「SDGs」というタイトルの不明確さ

 「SDGs」はSustainable Development Goalsの略でその和訳は「持続可能な開発目標」とされています。しかしこの和訳は文字通りの直訳で直感的には分かりにくいと思います。
 ですから説明上は「地球上の様々な活動が持続可能である未来を実現するために今取り組まなければならない開発とそのマイルストーン(道標)」といった補足をする必要があると思います。

ボランティアではない

 SDGsに取り組むと言っても「何をやったらいいかわからない」「我が社の事業にどのような改革要素があるのかわからない」といった理由で“清掃ボランティア”など「社会貢献的に良い活動」に終始してしまうこともあるでしょう。
 もちろんこうした活動も大事な社会的活動ですが、やはり本業におけるSDGs の趣旨に則った取り組みが欠かせません。

ビジネスチャンスなのか

 「SDGsはビジネスチャンスである」というフレーズをよく耳にします。
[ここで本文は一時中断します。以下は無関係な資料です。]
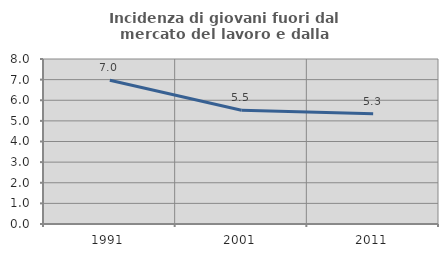
| Category | Incidenza di giovani fuori dal mercato del lavoro e dalla formazione  |
|---|---|
| 1991.0 | 6.973 |
| 2001.0 | 5.517 |
| 2011.0 | 5.34 |
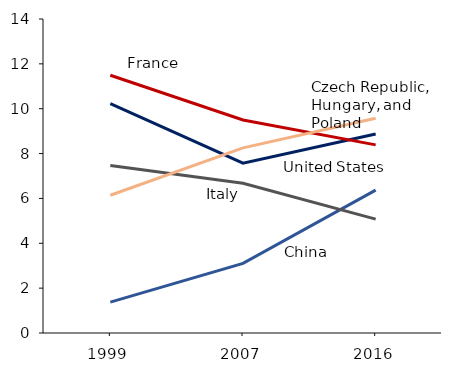
| Category | United States | China | France | Italy | Poland, Hungary and Czech Republic |
|---|---|---|---|---|---|
| 1999.0 | 10.232 | 1.378 | 11.49 | 7.465 | 6.141 |
| 2007.0 | 7.57 | 3.102 | 9.5 | 6.674 | 8.255 |
| 2016.0 | 8.871 | 6.371 | 8.388 | 5.077 | 9.575 |
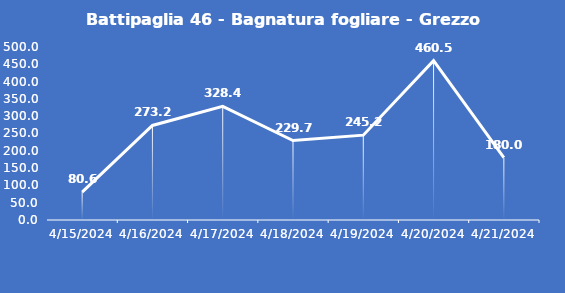
| Category | Battipaglia 46 - Bagnatura fogliare - Grezzo (min) |
|---|---|
| 4/15/24 | 80.6 |
| 4/16/24 | 273.2 |
| 4/17/24 | 328.4 |
| 4/18/24 | 229.7 |
| 4/19/24 | 245.2 |
| 4/20/24 | 460.5 |
| 4/21/24 | 180 |
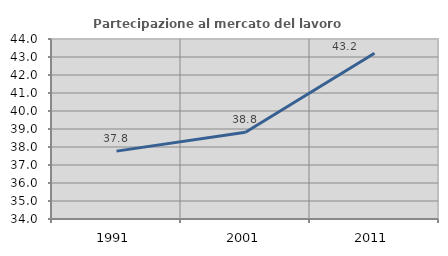
| Category | Partecipazione al mercato del lavoro  femminile |
|---|---|
| 1991.0 | 37.771 |
| 2001.0 | 38.823 |
| 2011.0 | 43.209 |
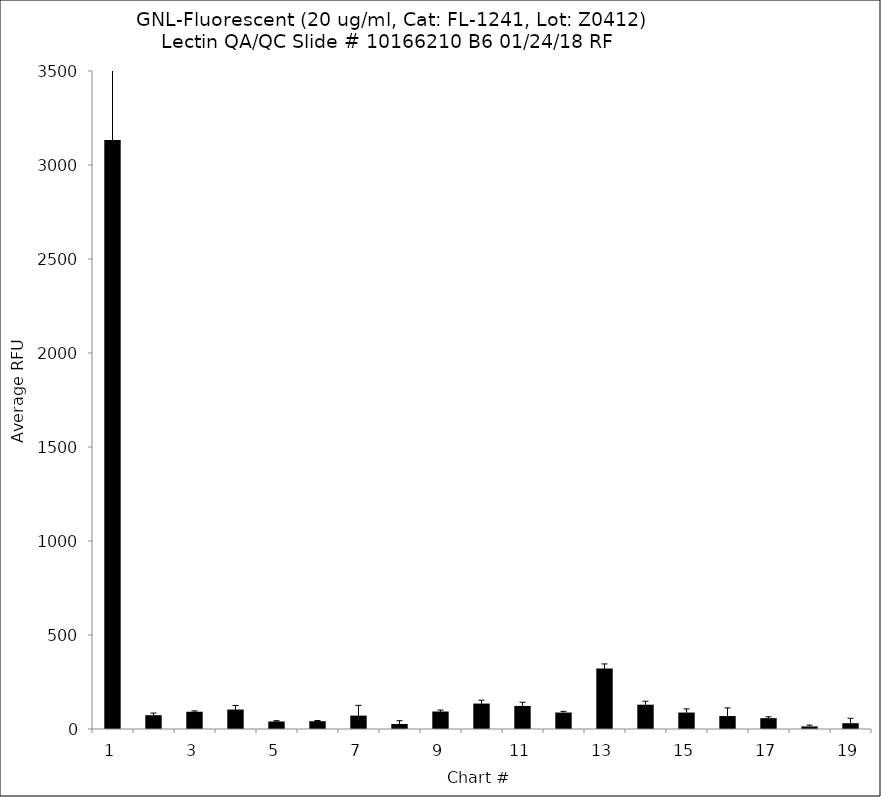
| Category | Series 0 |
|---|---|
| 1.0 | 3132.5 |
| 2.0 | 73.5 |
| 3.0 | 91.75 |
| 4.0 | 103.5 |
| 5.0 | 40 |
| 6.0 | 41.5 |
| 7.0 | 71.25 |
| 8.0 | 26.5 |
| 9.0 | 93 |
| 10.0 | 135.25 |
| 11.0 | 122.75 |
| 12.0 | 87.5 |
| 13.0 | 321.75 |
| 14.0 | 129.25 |
| 15.0 | 87.5 |
| 16.0 | 69 |
| 17.0 | 57.75 |
| 18.0 | 13.75 |
| 19.0 | 30.75 |
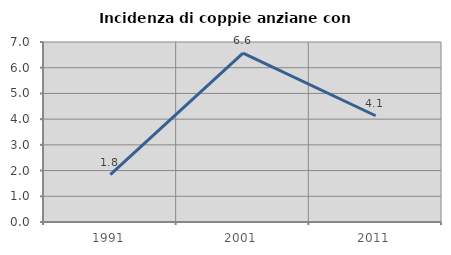
| Category | Incidenza di coppie anziane con figli |
|---|---|
| 1991.0 | 1.84 |
| 2001.0 | 6.569 |
| 2011.0 | 4.132 |
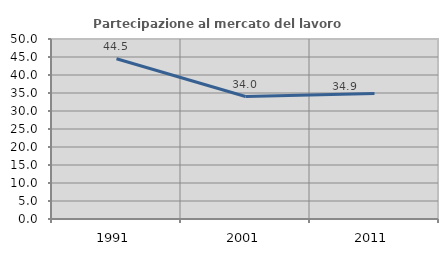
| Category | Partecipazione al mercato del lavoro  femminile |
|---|---|
| 1991.0 | 44.524 |
| 2001.0 | 34.022 |
| 2011.0 | 34.866 |
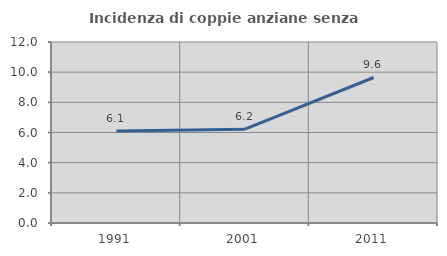
| Category | Incidenza di coppie anziane senza figli  |
|---|---|
| 1991.0 | 6.107 |
| 2001.0 | 6.223 |
| 2011.0 | 9.647 |
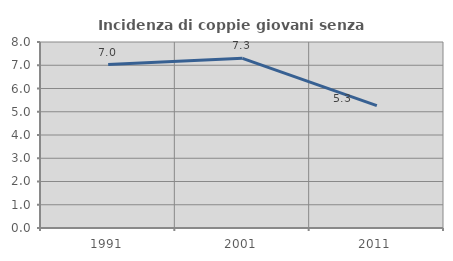
| Category | Incidenza di coppie giovani senza figli |
|---|---|
| 1991.0 | 7.031 |
| 2001.0 | 7.297 |
| 2011.0 | 5.267 |
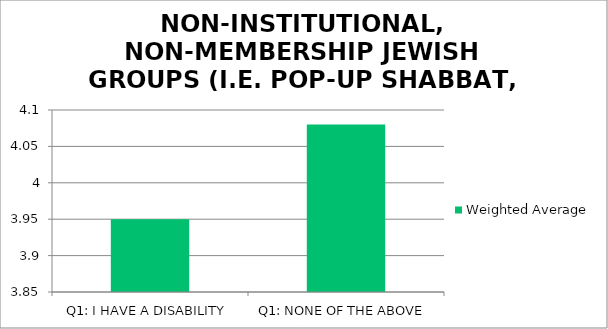
| Category | Weighted Average |
|---|---|
| Q1: I HAVE A DISABILITY | 3.95 |
| Q1: NONE OF THE ABOVE | 4.08 |
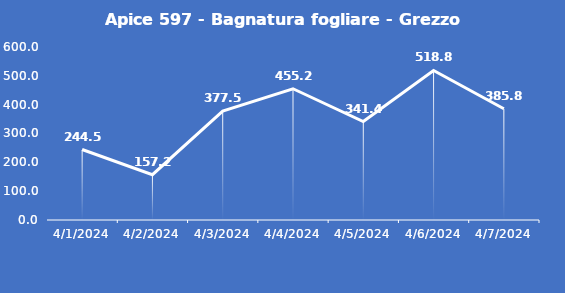
| Category | Apice 597 - Bagnatura fogliare - Grezzo (min) |
|---|---|
| 4/1/24 | 244.5 |
| 4/2/24 | 157.2 |
| 4/3/24 | 377.5 |
| 4/4/24 | 455.2 |
| 4/5/24 | 341.4 |
| 4/6/24 | 518.8 |
| 4/7/24 | 385.8 |
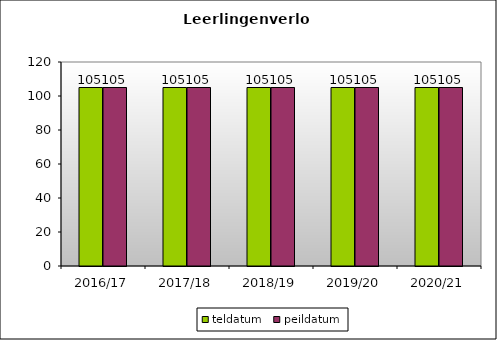
| Category | teldatum | peildatum |
|---|---|---|
| 2016/17 | 105 | 105 |
| 2017/18 | 105 | 105 |
| 2018/19 | 105 | 105 |
| 2019/20 | 105 | 105 |
| 2020/21 | 105 | 105 |

しかし今私たちが直面している地球規模の危機への対処は「儲からなければ取り組まない」ということで済ませられる段階ではありません。そうした意味では「今」人類が立っている分岐点において存続の道を選べる「最後のビジネスチャンス」と言えるかもしれません。
 きれいごとのようですが未来へつながる長い目で「人類が生き残ること」こそが「得である」という観点を持つ必要があるでしょう。

ムーブメント作りと実際の効果

 プラスチック削減や切り札としてレジ袋が有料化され、CO2削減に向けたEV化が促されています。これらの施策は市民・民間企業と問題意識を共有する一定の効果があるものと思われます。
 しかし「レジ袋を使わないことによる安堵感」や「EVの利用」=「自分は環境に配慮している」という安易な認識=誤解が蔓延しているように思われます。
 脱プラスチックもEV化もピンポイントの対応を行なったただけでは根本的な問題解決にはなりません。「行動」が自然発生的に起こるのを待つのではなく、官と民で意識を共有しポジティブな連鎖によって持続する「ムーブメント」として確かなものになるよう行動しなければなりません。

エネルギー問題は「電源構成」の問題にあらず

 エネルギー問題は「電源構成」だけを論じても本質を見失うことになりかねません。
 日本の電源構成では電力全体の3/4が化石燃料によるもので火力発電の効率はせいぜい40%です。

エネルギーの利用を電力だけで考えると大量の未利用のエネルギー(エネルギー損失)を見逃してしまうことになりかねません。
 本来エネルギー問題は電源構成論ではなく、エネルギー源の持つポテンシャルの最大限有効活用と、エネルギー消費の抑制をセットにした“省エネルギー”の観点で論じなくてはなりません。